Connect to ApertureDB

Option A: ApertureDB Cloud (recommended)
Sign up for a free 30-day trial. Get your key from Connect > Generate API Key, add it to a .env file in this directory:

APERTUREDB_KEY=your_key_here

Option B: Community Edition (local Docker)
Run this in a terminal before starting the notebook:

docker run -d --name aperturedb \
  -p 55555:55555 -e ADB_MASTER_KEY=admin -e ADB_FORCE_SSL=false \
  aperturedata/aperturedb-community

See client configuration options for all connection methods and server setup options for deployment choices.
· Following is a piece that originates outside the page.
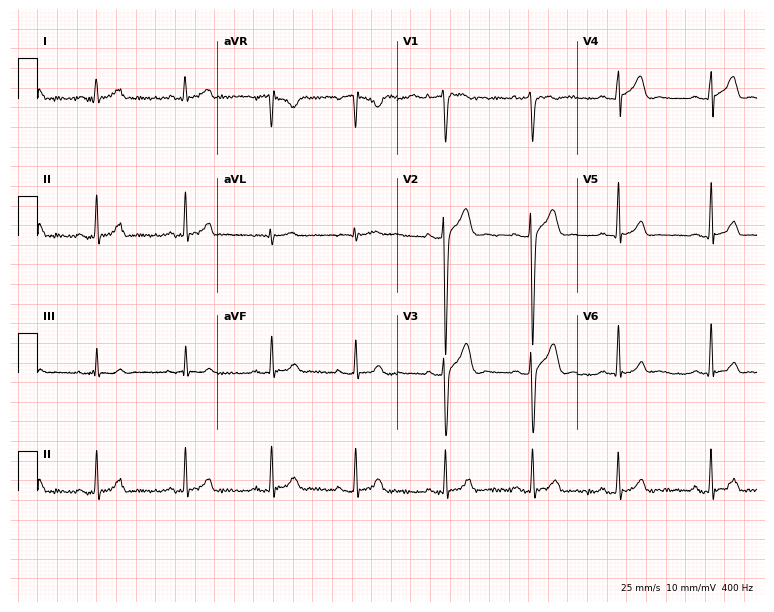
Standard 12-lead ECG recorded from a male, 26 years old. None of these six findings is recorded: first-degree AV block, right bundle branch block, left bundle branch block, sinus bradycardia, atrial fibrillation, sinus tachycardia. Findings outside these six are not listed.

%pip install --upgrade --quiet aperturedb python-dotenv sentence-transformers pandas

# Option A: ApertureDB Cloud
from dotenv import load_dotenv
load_dotenv()  # loads APERTUREDB_KEY from .env into the environment

True

# Option B: Community Edition (local Docker)
# !adb config create localdb --active \
#     --host localhost --port 55555 \
#     --username admin --password admin \
#     --no-use-ssl --no-interactive

from aperturedb.CommonLibrary import create_connector

client = create_connector()
response, _ = client.query([{"GetStatus": {}}])
client.print_last_response()

[
    {
        "GetStatus": {
            "info": "OK",
            "status": 0,
            "system": "ApertureDB",
            "version": "0.19.6"
        }
    }
]

Load Dataset and Generate Embeddings

We combine dish_name and caption into a single description, then embed with all-MiniLM-L6-v2 (384-dimensional, CPU-friendly).

import pandas as pd
import numpy as np
from sentence_transformers import SentenceTransformer

dishes = pd.read_csv(
    "https://raw.githubusercontent.com/aperture-data/Cookbook/refs/heads/main/images.adb.csv"
)
dishes["description"] = dishes["dish_name"] + " - " + dishes["caption"]
print(f"Loaded {len(dishes)} dishes")

model = SentenceTransformer("all-MiniLM-L6-v2")
embeddings = model.encode(dishes["description"].tolist(), normalize_embeddings=True)
print(f"Embedding shape: {embeddings.shape}")

Loaded 20 dishes
``````output
Warning: You are sending unauthenticated requests to the HF Hub. Please set a HF_TOKEN to enable higher rate limits and faster downloads.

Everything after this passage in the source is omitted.